2. Les comparaisons internationales : un biais français ?

La Cour des comptes a passé en revue onze évaluations du coût de démantèlement des centrales dans des pays étrangers en extrapolant les résultats au parc de 58 réacteurs d’EDF. Les résultats sont forcément fragiles et à manier avec précaution. Néanmoins, comme le relève la Cour, toutes ces évaluations sont supérieures aux estimations actuelles d’EDF : de 1,4 à 3,4 fois en Allemagne, de 2,1 fois au Japon, de 1,5 à 1,9 fois aux US (cas intéressant car mesuré à partir des coûts de démantèlement du réacteur REP de Maine Yankee réalisé entre 1997 et 2005).

3. L’espoir d’économies d’échelle

Dans ses calculs, EDF mise l’existence d’économies d’échelle dans l’activité de démantèlement du parc, permettant de lisser les dépenses des premiers chantiers avec les suivants moins coûteux. L’argument est celui de 58 centrales utilisant la même technologie construites en une quinzaine d’année.

Le patron d’EDF affirme ainsi, dans sa réponse au rapport de la Cour (annexe du document) :

« Je rappelle enfin que les coûts de déconstruction bénéficieront du même effet de standardisation que celui que nous avons connu lors de la construction du parc : en moyenne, les centrales françaises ont coûté deux fois moins cher que les centrales américaines. »

L’argument mériterait une discussion plus précise. Si on conçoit bien que la fabrication des différents équipements d’une centrale (cuve, générateurs, tuyauterie…) sur des séries de dizaines d’exemplaires génère des économies d’échelle et que des chantiers de construction successifs peuvent gagner en efficacité avec des procédures améliorées, ces marges de manoeuvre devraient en toute logique être beaucoup plus réduites dans un chantier de démantèlement.

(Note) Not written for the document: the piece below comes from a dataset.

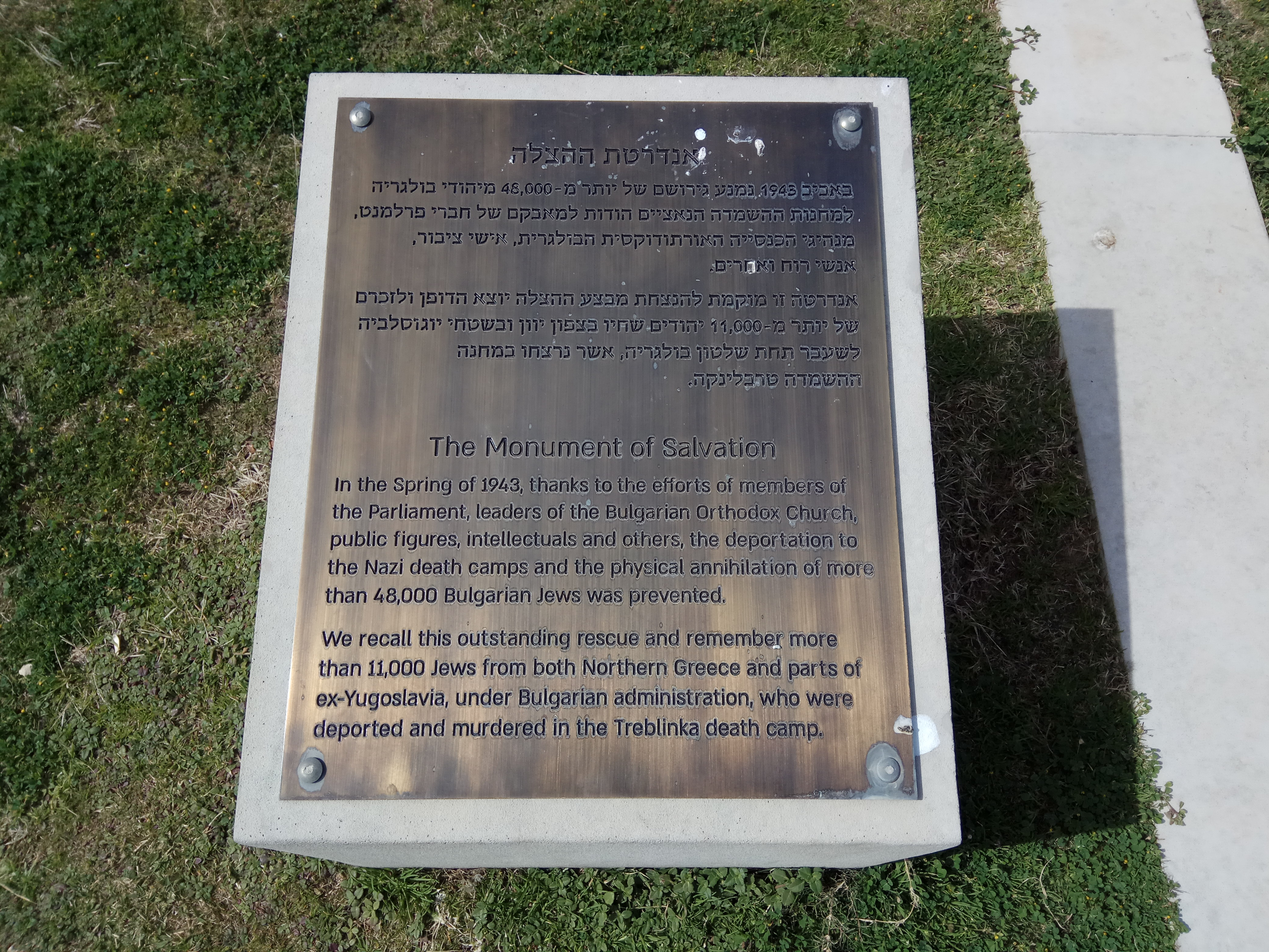 אנדרטת ההצלה בתל אביב

D’abord, parce qu’il s’agit principalement, comme dans tout chantier de ce type d’une activité de main d’œuvre, d’heures de travail nécessaires pour démonter, découper, trier, transporter les déchets (avoir traité une cuve ne fait pas en soi gagner du temps pour le démontage de la cuve suivante). Ensuite, car tout chantier pose des problèmes inattendus, spécifiques, liés à la géographie du site, son agencement, telle particularité lors de la construction, etc. qu’il faudra traiter au cas par cas.

4. Quid de la R&D, des équipements et de la formation ?

Dans ce rapport, comme dans ceux qui l’ont précédé, pas une ligne n’est consacrée aux dépenses d’investissement nécessaires pour mener efficacement le démantèlement des centrales. Tout se passe comme si on disposait déjà aujourd’hui de tout ce qu’il faut.

Or démanteler une centrale est une opération très complexe. Il s’agit en effet de gérer plusieurs contraintes antagonistes : assurer la sécurité des personnels et des habitants proche, éviter toute pollution du site ou des lieux traversés lors du transport des déchets, le tout en limitant les coûts. Une méthode artisanale appliquée à 58 réacteurs serait hors de prix. On sait déjà qu’il faut des outils très spécifiques pour découper les équipements (lance thermique, torche à plasma), des tenues de radioprotection, des sas de confinement du chantier, des systèmes de traitement de l’eau et de l’air, une logistique poussée de conditionnement des déchets…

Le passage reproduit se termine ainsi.